Why does sodium matter? Too much of it can increase blood pressure and make the kidneys work harder. High blood pressure is a leading cause of stroke, heart attack, heart failure, kidney disease, and more. Current recommendations urge us to consume less than 2,300 milligrams (mg) of sodium a day, equivalent to about a teaspoon of table salt. The bar is set lower—1,500 mg a day—for those with cardiovascular disease or high blood pressure. Yet the average American takes in about 3,400 mg a day.

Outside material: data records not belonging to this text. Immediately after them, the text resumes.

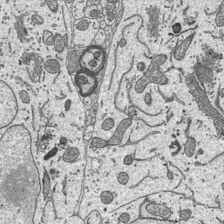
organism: Mouse
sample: Suprachiasmatic nucleus
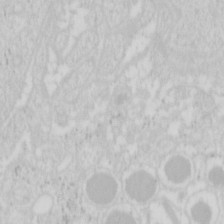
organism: Mouse
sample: Pancreas
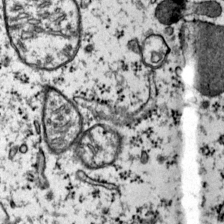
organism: Mouse
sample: Primary visual cortex
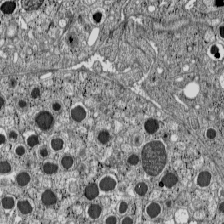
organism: C57BL Mouse
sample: Pancreatic islet
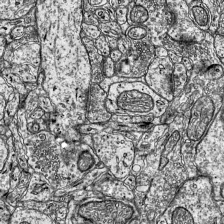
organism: Mouse
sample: Visual Cortex
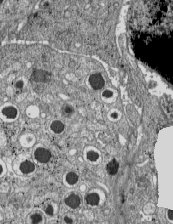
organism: C57BL Mouse
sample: Pancreatic islet
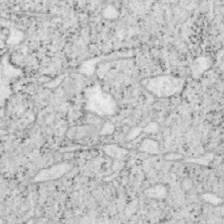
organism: Mouse
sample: OT-I killer T cells with ID8 ovarian cancer cells
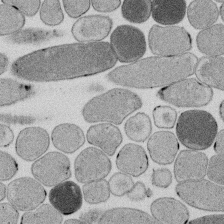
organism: E. coli
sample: Bacterial nucleoid
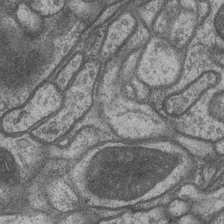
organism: Drosophila
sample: Optic medulla
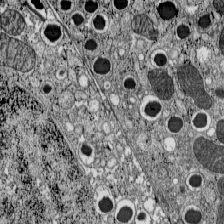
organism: C57BL Mouse
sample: Pancreatic islet
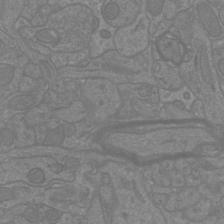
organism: Mouse
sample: Cortical neurons
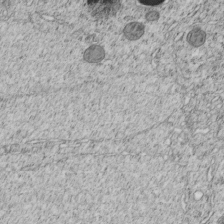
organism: C. elegans
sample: C. elegans embryo early stage
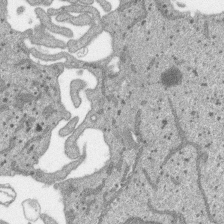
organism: Human
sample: Lung epithelial cells infected with SARS-CoV-2
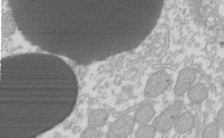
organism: Xenopus
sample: Cilia; centrioles in frog embryo cells
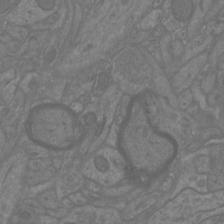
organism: Mouse
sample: Cortical neurons
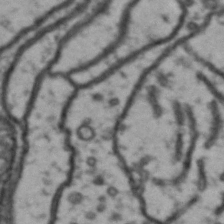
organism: Drosophila
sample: Brain
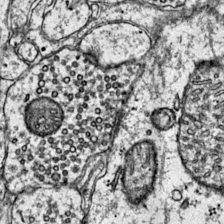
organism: Mouse
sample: Primary visual cortex
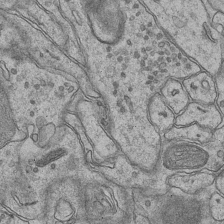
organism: Mouse
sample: CA1 Hippocampus
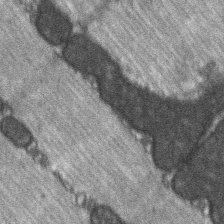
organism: C57BL Mouse
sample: Soleus
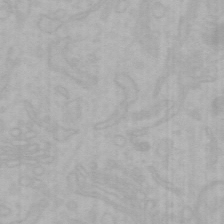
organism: Mouse
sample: Choroid plexus
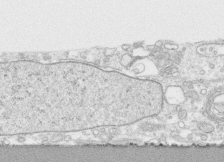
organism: Human
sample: CRL-1474
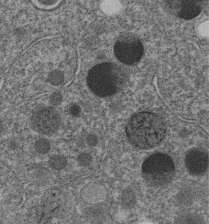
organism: C. elegans
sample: C. elegans embryo early stage
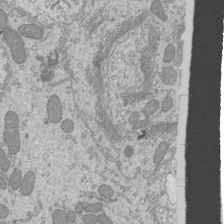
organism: Mouse
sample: Cilia; mouse epididymis
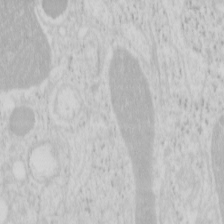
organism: Mouse
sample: Pancreas
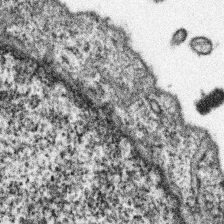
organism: Human
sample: HeLa cells
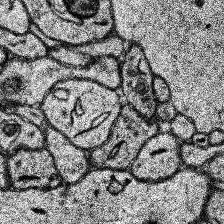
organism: Human
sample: Temporal Lobe
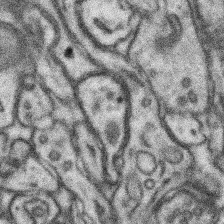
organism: Mouse
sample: Somatosensory cortex neuropil
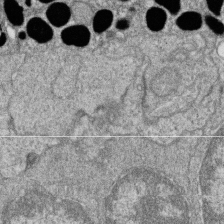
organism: Zebrafish
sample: Cilia; retinal pigment epithelium
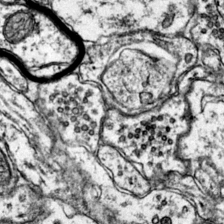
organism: Mouse
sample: Primary visual cortex
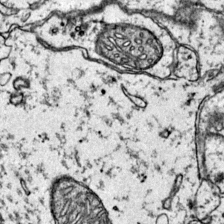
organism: Mouse
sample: Primary visual cortex
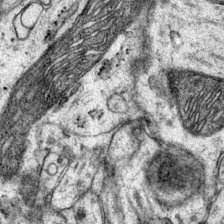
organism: Mouse
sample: Primary visual cortex
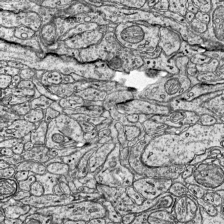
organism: Mouse
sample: Visual Cortex
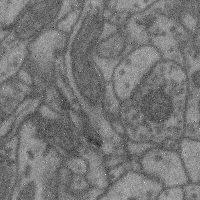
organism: Mouse
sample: Cerebral cortex
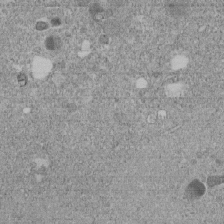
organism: C. elegans
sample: C. elegans embryo early stage
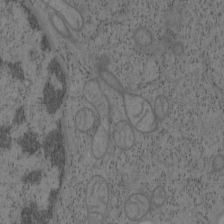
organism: Mouse
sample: OT-I killer T cells with ID8 ovarian cancer cells
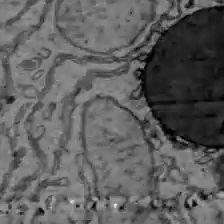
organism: C57BL Mouse
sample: Liver
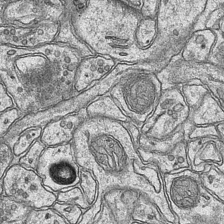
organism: Mouse
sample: CA1 Hippocampus
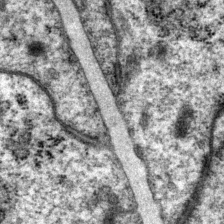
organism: P. pacificus
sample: Pharynx
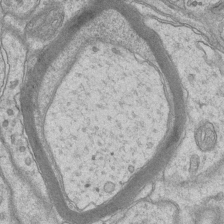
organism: Mouse
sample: CA1 Hippocampus
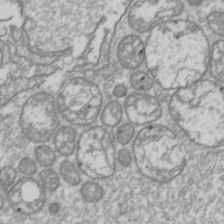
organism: Drosophila
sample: Cell division; meiosis; drosophila spermatocytes
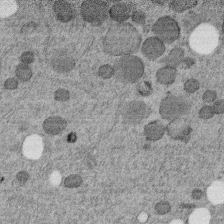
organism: C. elegans
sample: C. elegans embryo early stage
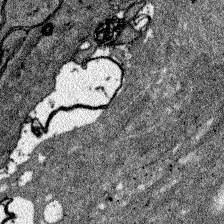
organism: Zebrafish
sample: Larval olfactory bulb
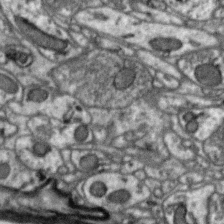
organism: Zebra finch
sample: Brain
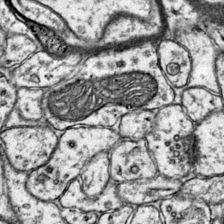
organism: Mouse
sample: Primary visual cortex
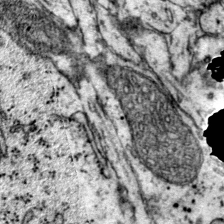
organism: Mouse
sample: Primary visual cortex
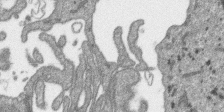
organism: Human
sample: Lung epithelial cells infected with SARS-CoV-2
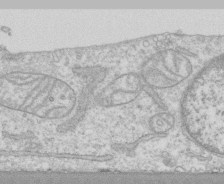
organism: Human
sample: CRL-1474
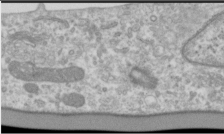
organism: Human
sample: Cilia; basal body in RPE cells
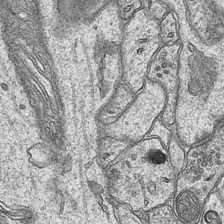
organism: Mouse
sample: CA1 Hippocampus
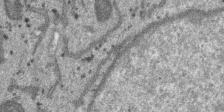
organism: Human
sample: Lung epithelial cells infected with SARS-CoV-2
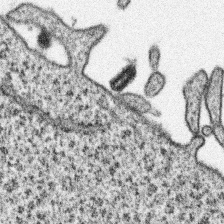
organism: Human
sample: HeLa cells
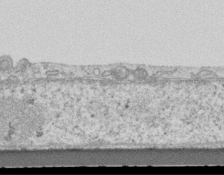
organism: Mouse
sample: Centriole in ependymal cells
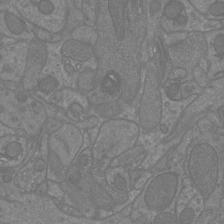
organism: Mouse
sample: Cortical neurons
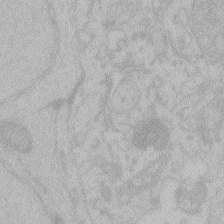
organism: Zebrafish
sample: Macrophage infected with Toxoplasma gondii
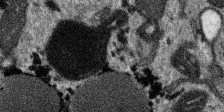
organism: Human
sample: Lung epithelial cells infected with SARS-CoV-2
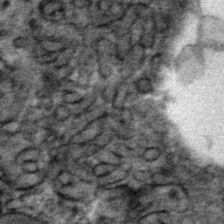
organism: Mouse
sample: Mouse hepatocytes
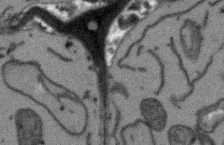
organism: Arabidopsis thaliana
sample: Root tip
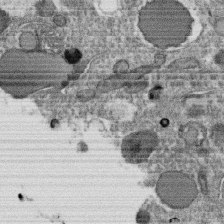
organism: C. elegans
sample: C. elegans oocyte; sperm cells
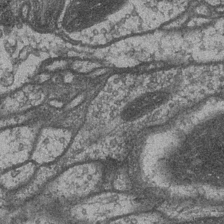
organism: Drosophila
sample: Optic medulla
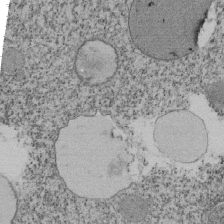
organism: Tetrahymena
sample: Cilia in tetrahymena
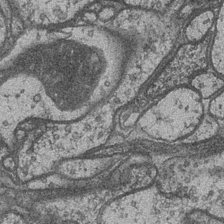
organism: Drosophila
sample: Optic medulla
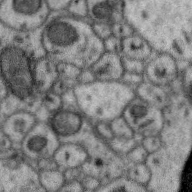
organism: Zebra finch
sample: Brain
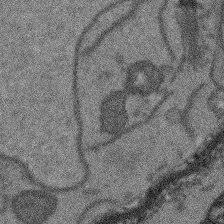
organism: Arabidopsis thaliana
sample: Root tip
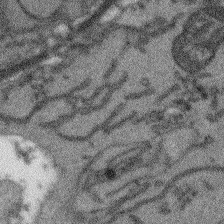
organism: Arabidopsis thaliana
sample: Root tip
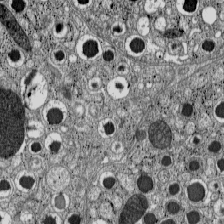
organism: C57BL Mouse
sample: Pancreatic islet
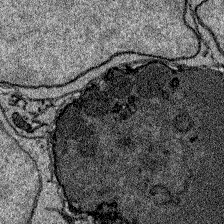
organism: Zebrafish
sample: Larval olfactory bulb
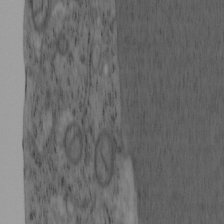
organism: Human
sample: HeLa cells
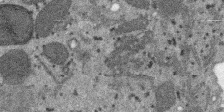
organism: Human
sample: Lung epithelial cells infected with SARS-CoV-2
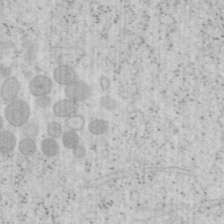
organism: Human
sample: HeLa cells
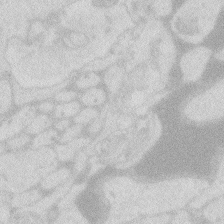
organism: Zebrafish
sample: Macrophage
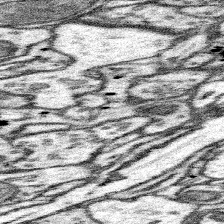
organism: Mouse
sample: Somatosensory cortex neuropil
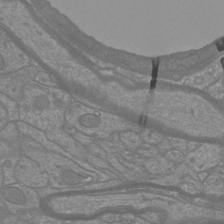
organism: Mouse
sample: Cortical neurons
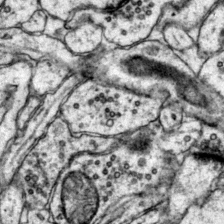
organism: Mouse
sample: Primary visual cortex
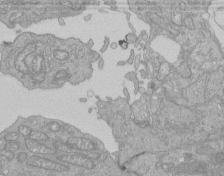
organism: Human
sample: Retinal organoid Rod and Cone cells
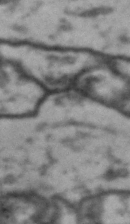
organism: Drosophila
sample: Brain
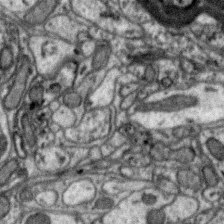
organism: Zebra finch
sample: Brain
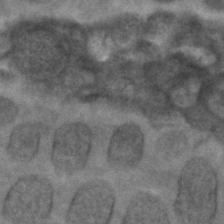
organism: C. elegans
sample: C. elegans embryo
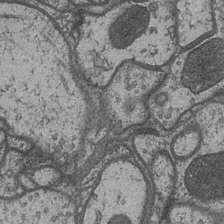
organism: Drosophila
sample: Optic medulla
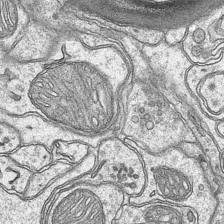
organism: Mouse
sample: CA1 Hippocampus
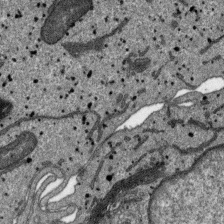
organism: Human
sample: Lung epithelial cells, uninfected (mock) control
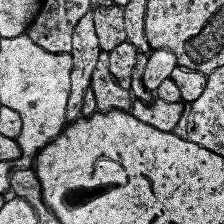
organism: Human
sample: Temporal Lobe
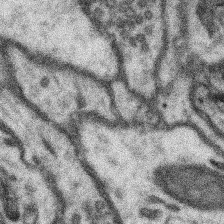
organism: Mouse
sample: Somatosensory cortex neuropil
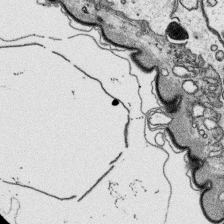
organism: Platynereis dumerilii
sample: Parapodia
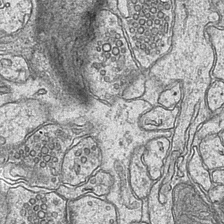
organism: Mouse
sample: CA1 Hippocampus
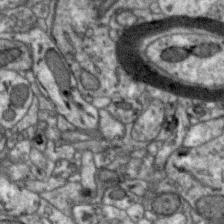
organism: Zebra finch
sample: Brain
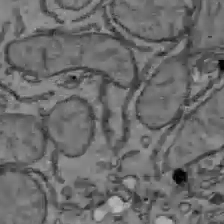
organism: C57BL Mouse
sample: Liver
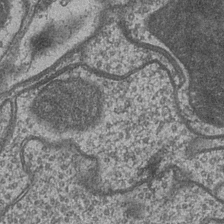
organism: Drosophila
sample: Optic medulla
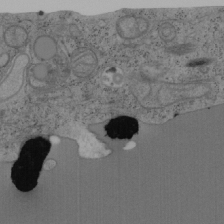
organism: Human
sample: HeLa cells
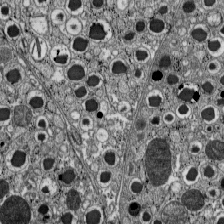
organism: C57BL Mouse
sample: Pancreatic islet
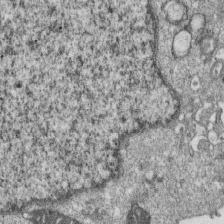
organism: African green monkey
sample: Vero E6 cells infected with SARS-CoV-2
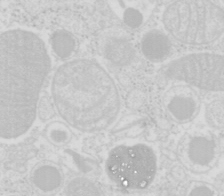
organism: Mouse
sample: Pancreas
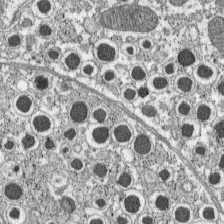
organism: C57BL Mouse
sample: Pancreatic islet
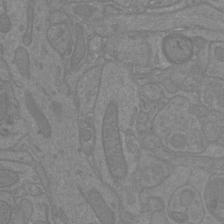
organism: Mouse
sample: Cortical neurons
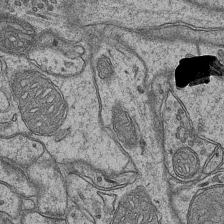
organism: Mouse
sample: CA1 Hippocampus
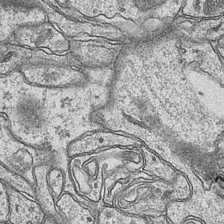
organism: Mouse
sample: CA1 Hippocampus
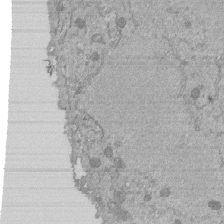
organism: Mouse
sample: ED-1 cell nuclei; centrioles
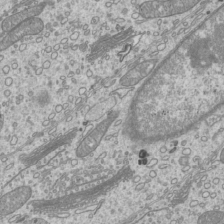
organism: Mouse
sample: Cilia; mouse epididymis
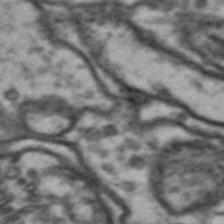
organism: Drosophila
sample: Brain
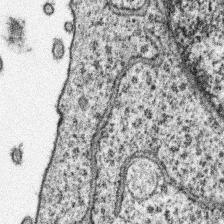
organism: Human
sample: HeLa cells
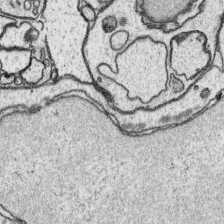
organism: Platynereis dumerilii
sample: Parapodia
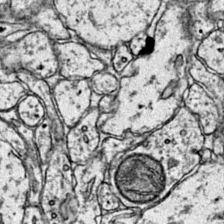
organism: Mouse
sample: Primary visual cortex
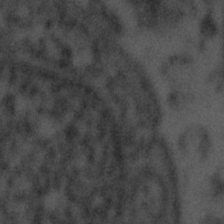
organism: Tuwongella immobilis
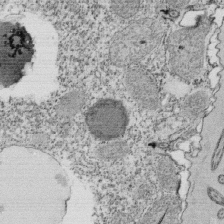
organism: Tetrahymena
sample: Cilia in tetrahymena
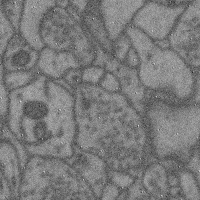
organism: Mouse
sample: Cerebral cortex
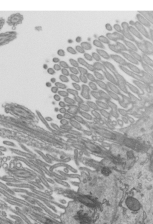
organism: Mouse
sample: Mouse epididymis efferent ductule cilia
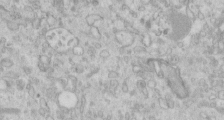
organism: Human
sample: Centriole in RPE cells
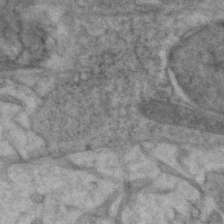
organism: Zebrafish
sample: Zebrafish embryo
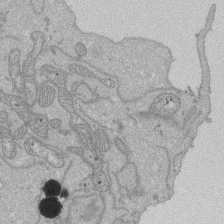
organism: Human
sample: Activated Jurkat CD4+ T cells
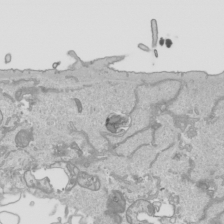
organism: Human
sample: Mitochondria in HCT116 cells
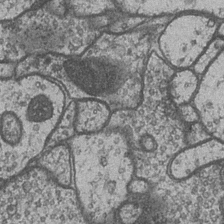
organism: Drosophila
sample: Optic medulla
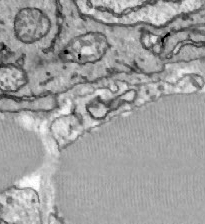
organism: Zebrafish
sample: Actinotrichia fibers
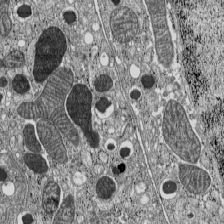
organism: C57BL Mouse
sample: Pancreatic islet
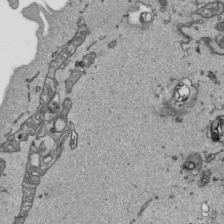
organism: Human
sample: Mitochondria in HCT116 cells
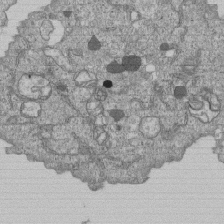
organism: Human
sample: MDA-MB-231 cells
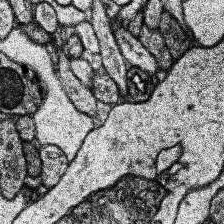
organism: Human
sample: Temporal Lobe
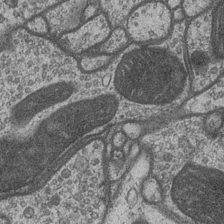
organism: Drosophila
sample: Optic medulla
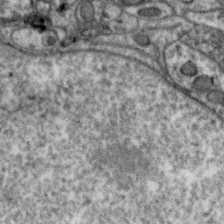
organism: Zebra finch
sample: Brain
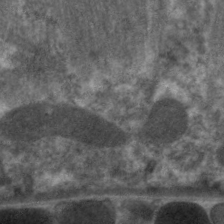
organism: C. elegans
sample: Pharynx
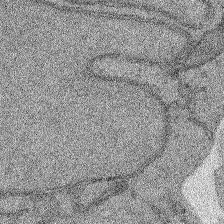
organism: Human
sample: HeLa cells
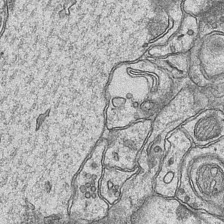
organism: Mouse
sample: CA1 Hippocampus
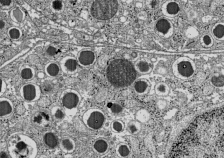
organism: C57BL Mouse
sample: Pancreatic islet
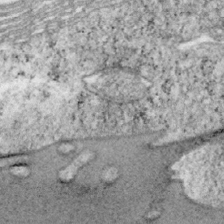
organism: Mouse
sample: OT-I killer T cells with ID8 ovarian cancer cells
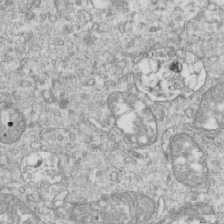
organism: Mouse
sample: Activated OT-1 CD8+ T cells
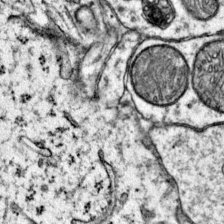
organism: Mouse
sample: Primary visual cortex
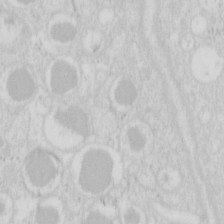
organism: Mouse
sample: Pancreas
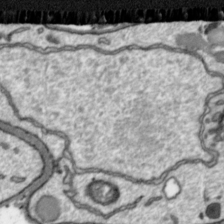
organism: Toxoplasma gondii
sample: Parasites in a vacuole inside a host cell
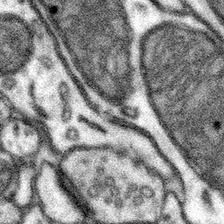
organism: Mouse
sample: Somatosensory cortex neuropil
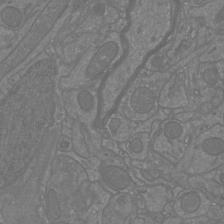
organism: Mouse
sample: Cortical neurons
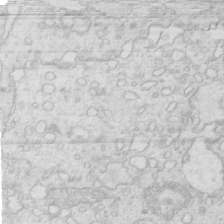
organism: Mouse
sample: Multiciliated cells
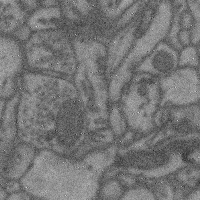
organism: Mouse
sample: Cerebral cortex
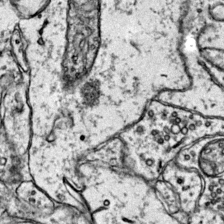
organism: Mouse
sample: Primary visual cortex
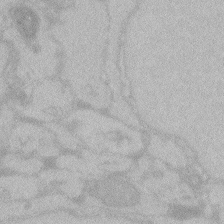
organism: Zebrafish
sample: Macrophage infected with Toxoplasma gondii
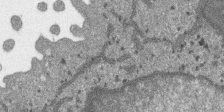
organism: Human
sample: Lung epithelial cells infected with SARS-CoV-2
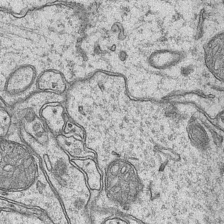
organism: Mouse
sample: CA1 Hippocampus
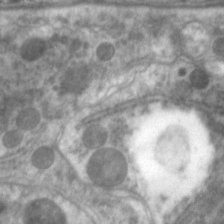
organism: C. elegans
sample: Pharynx
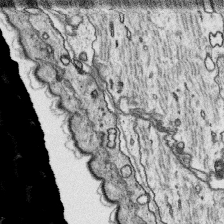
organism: Platynereis dumerilii
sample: Parapodia
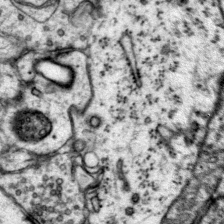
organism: Mouse
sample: Primary visual cortex
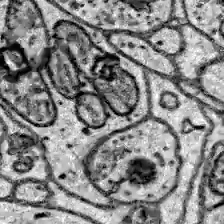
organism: Zebrafish
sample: Brain
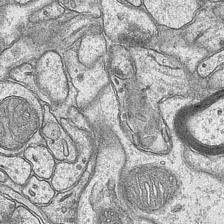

Harvard researchers recently conducted a study that assessed the cumulative health effects of excess sodium. They estimated that excess sodium accounts for the 2.3 million deaths each year around the world. The U.S. ranked 19th out of the 30 largest countries, with 429 deaths per million adults due to taking in too much sodium. That represents one in 10 U.S. deaths due to heart attack, stroke, and other cardiovascular diseases.
Counting the milligrams
For the JAMA Internal Medicine study, researchers with the Center for Science in the Public Interest (CSPI) in Washington, DC, evaluated the sodium in 78 foods served at fast food and chain restaurants between 2005 and 2011, collecting nutritional information from the company websites. They did the same for foods plucked from shelves at stores in Washington, DC, and at one Walmart in Elverston, Pennsylvania.
The average sodium in chain restaurant items increased 2.6% between 2005 and 2011. In packaged foods, it fell on average 3.5%. The sodium in some products fell as much as 30%, although a greater number increased by more than 30%.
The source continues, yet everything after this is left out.